Step 1: Loading a Self Driving Car Dataset into FiftyOne#

Installation#

Before gettting started,it is highly suggested that you create a venv or conda environment to manage dependencies. This is a difficult one to nail right so here is the steps to be able to run the getting started experience

[ ]:

!conda create -n driving_workshop python=3.10

[ ]:

!conda activate driving_workshop

[ ]:

!pip install fiftyone transformers umap-learn \
torch torchvision nuscenes-devkit open3d numpy==1.26.4

[ ]:

!pip install matplotlib --upgrade

Exploring nuScenes in FiftyOne#

Due to the multi-sensor structure of self-driving car datasets, the dataset in FiftyOne will be a Grouped Dataset with some Dynamic Group Views thrown in there as well. We will be using nuscenes for our examples.
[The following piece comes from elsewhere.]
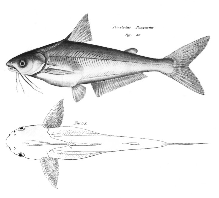 Drawing to the original description of Pangasius pangasius (Hamilton 1822) as Pimelodus pangasisus.

At a high level, we will group together our samples by their associated scene in nuScenes. At regular intervals of each keyframe or approximately every 0.5 seconds (2Hz), we incorporate data from every sensor type, including their respective detections. This amalgamation of data results in distinct groups, each representing the sensor perspective at a given keyframe. We do have each sensor input for every frame, but since only keyframes are annotated, we choose to only load those in.

Ingesting nuScenes#

To get started with nuScenes in FiftyOne, first we need to set up our environment for nuScenes. It will require downloading the dataset or a snippet of it as well as downloading the nuScenes python sdk. Full steps on installing can be found here.

We want two files, v1.0-mini.tgz (the mini version of the full v1.0 dataset) and nuScenes-lidarseg-mini-v1.0.tar.bz2 The tgz files sshould be dropped into the data/ folder and unpacked with:

[ ]:

cd data
tar zxf v1.0-mini.tgz
tar xf nuScenes-lidarseg-mini-v1.0.tar.bz2

Once your nuScenes is downloaded, we can kick things off. Let’s start by initializing both nuScenes as well as our FiftyOne dataset. We define our dataset as well as add a group to initialize the dataset to expect grouped data.

[ ]:

from nuscenes import NuScenes
import fiftyone as fo

# Make sure its absolute path!
dataroot='/path/to/Self-Driving-Dataset/data/'
nusc = NuScenes(version='v1.0-mini', dataroot=dataroot, verbose=True)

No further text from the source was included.